'''
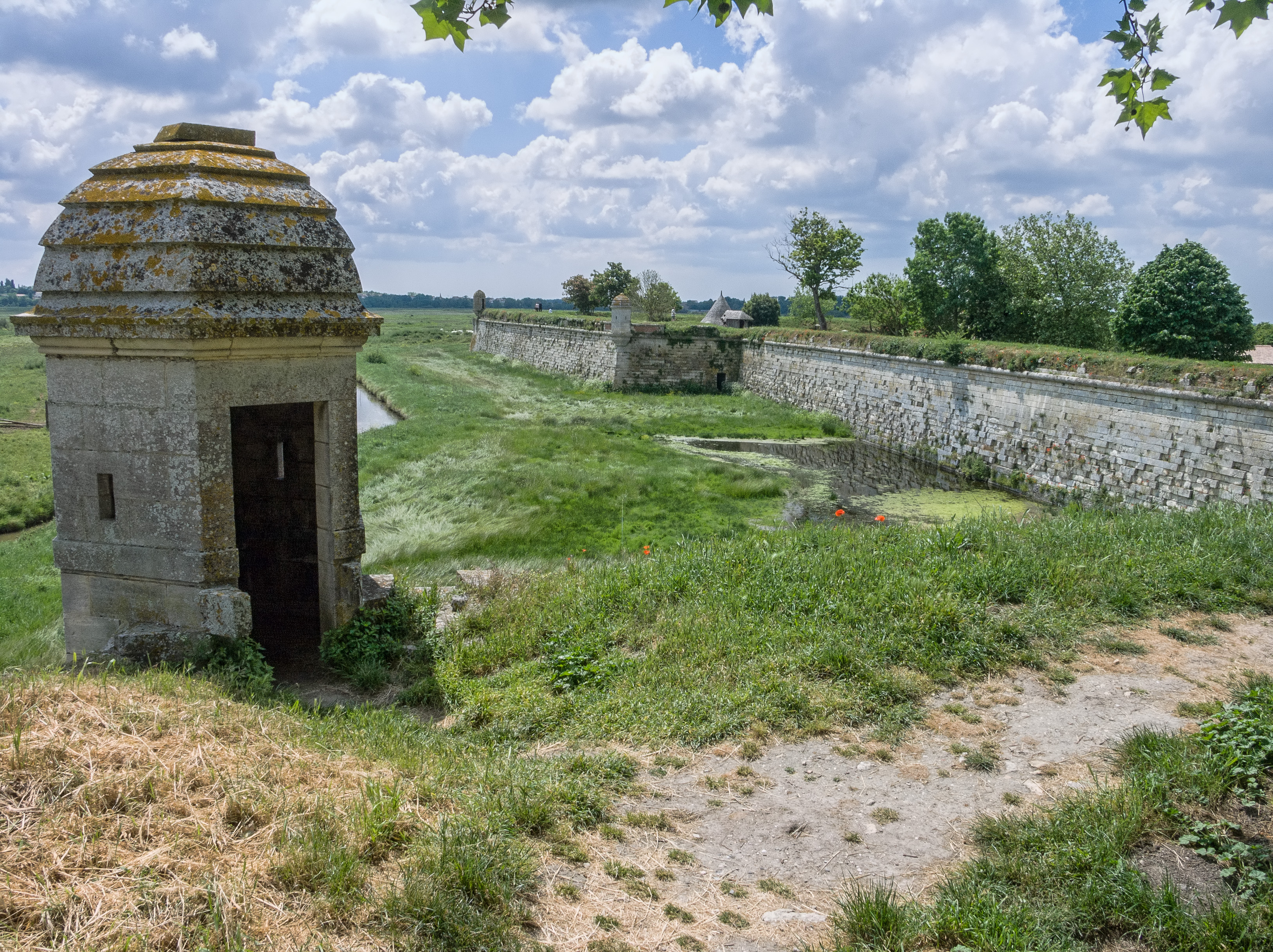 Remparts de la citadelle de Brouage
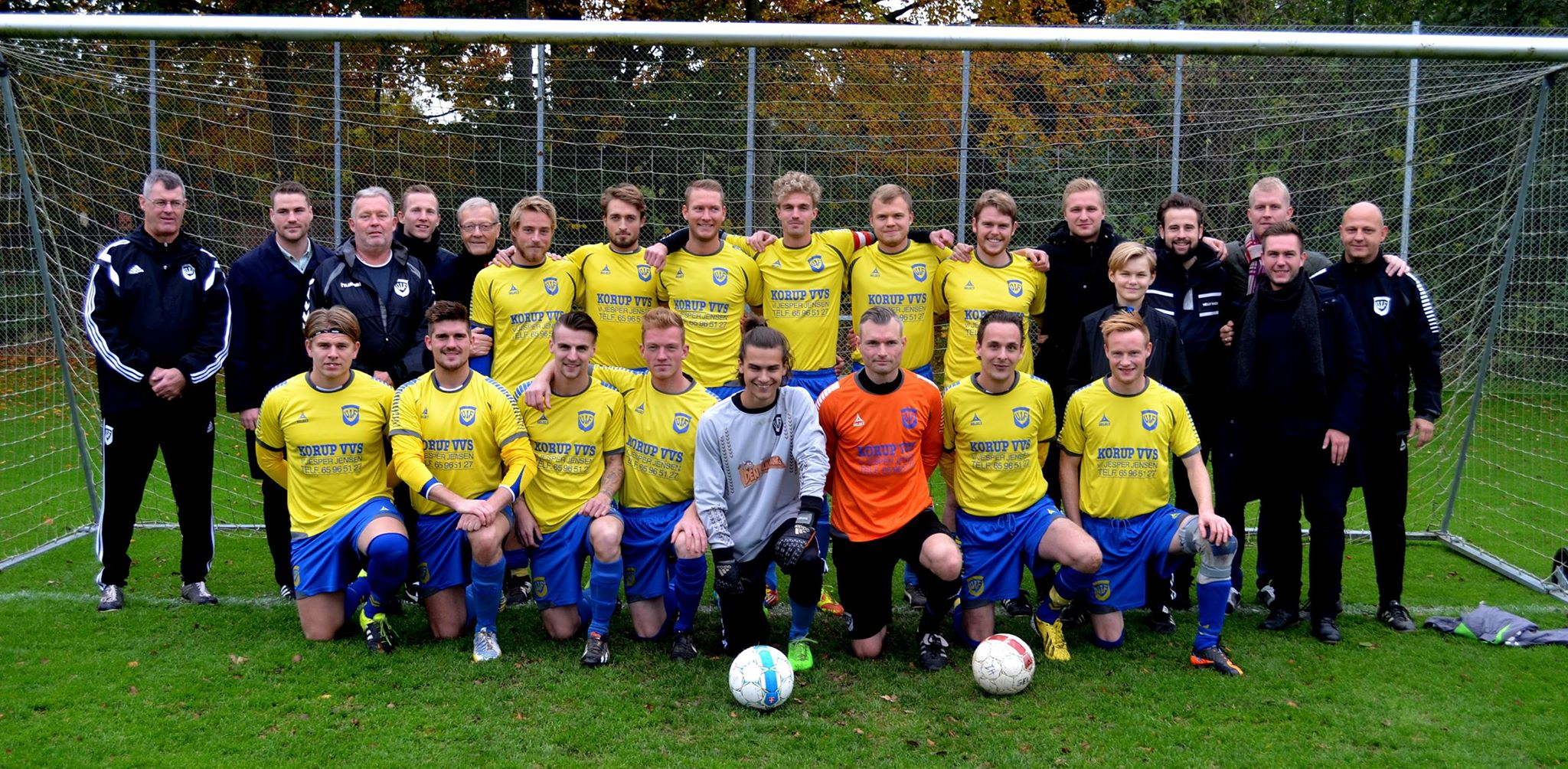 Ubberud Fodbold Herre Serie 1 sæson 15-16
'''
'''
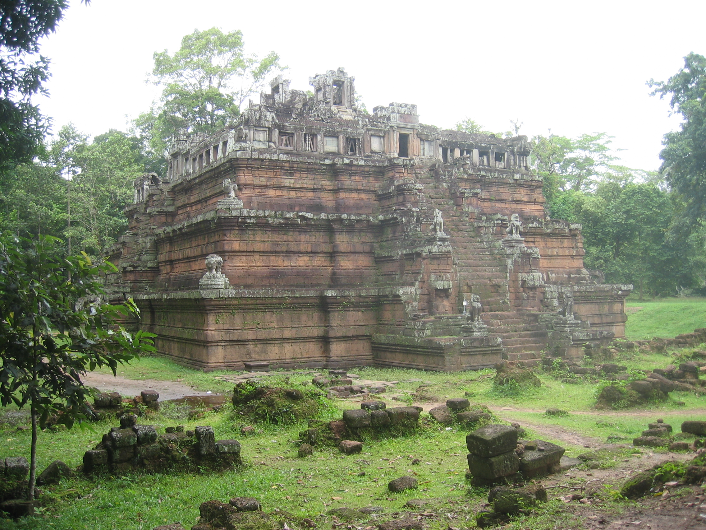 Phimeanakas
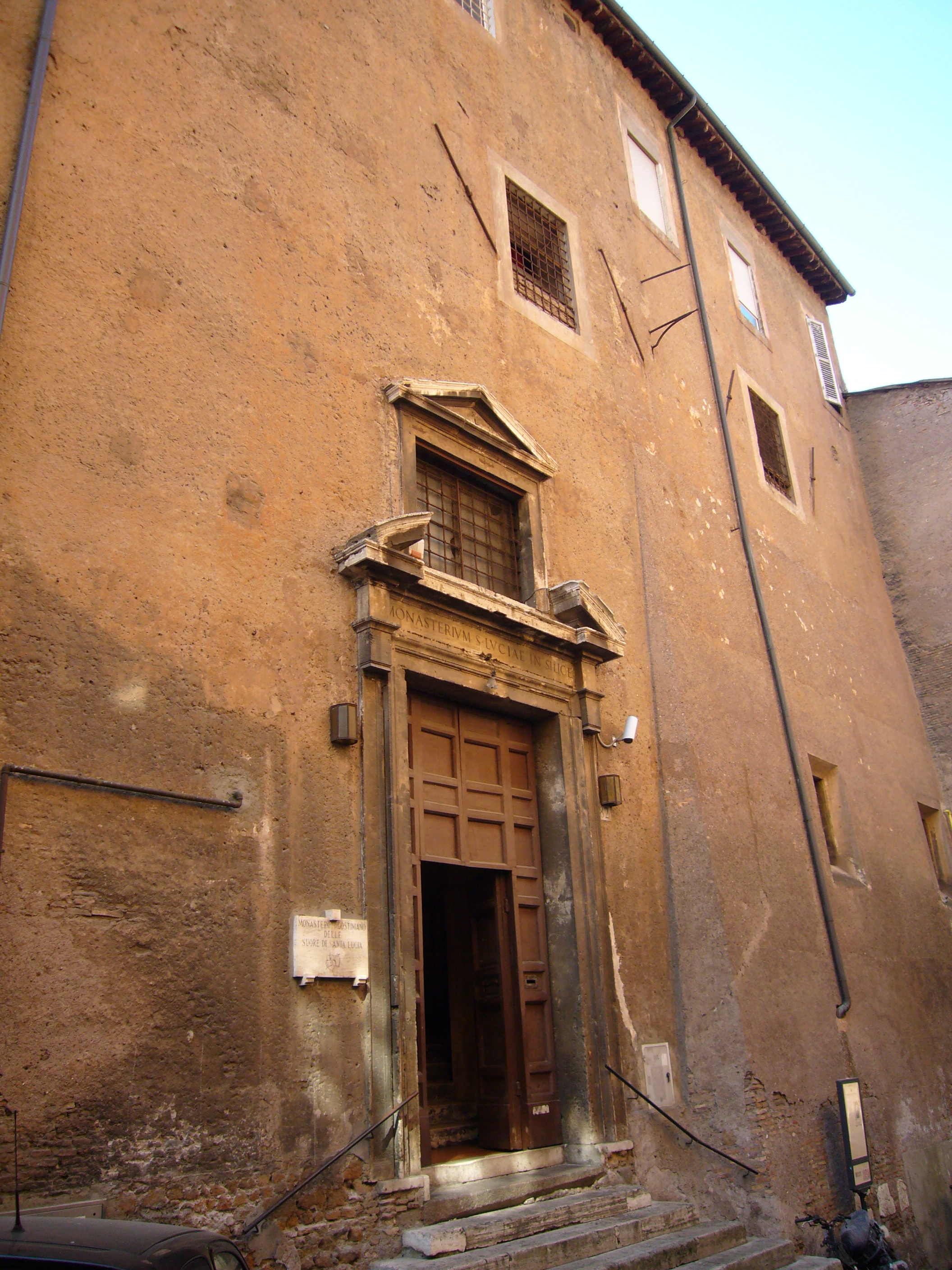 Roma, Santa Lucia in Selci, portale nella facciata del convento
'''
▶ [Requirement] The reply should hold exactly the lines above, starting at the line with "Remparts de la citadelle de Brouage" and ending at the line with "Ubberud Fodbold Herre Serie 1 sæson 15-16", and no pictures.

▶ [Result for this exercise]
 Remparts de la citadelle de Brouage
 Ubberud Fodbold Herre Serie 1 sæson 15-16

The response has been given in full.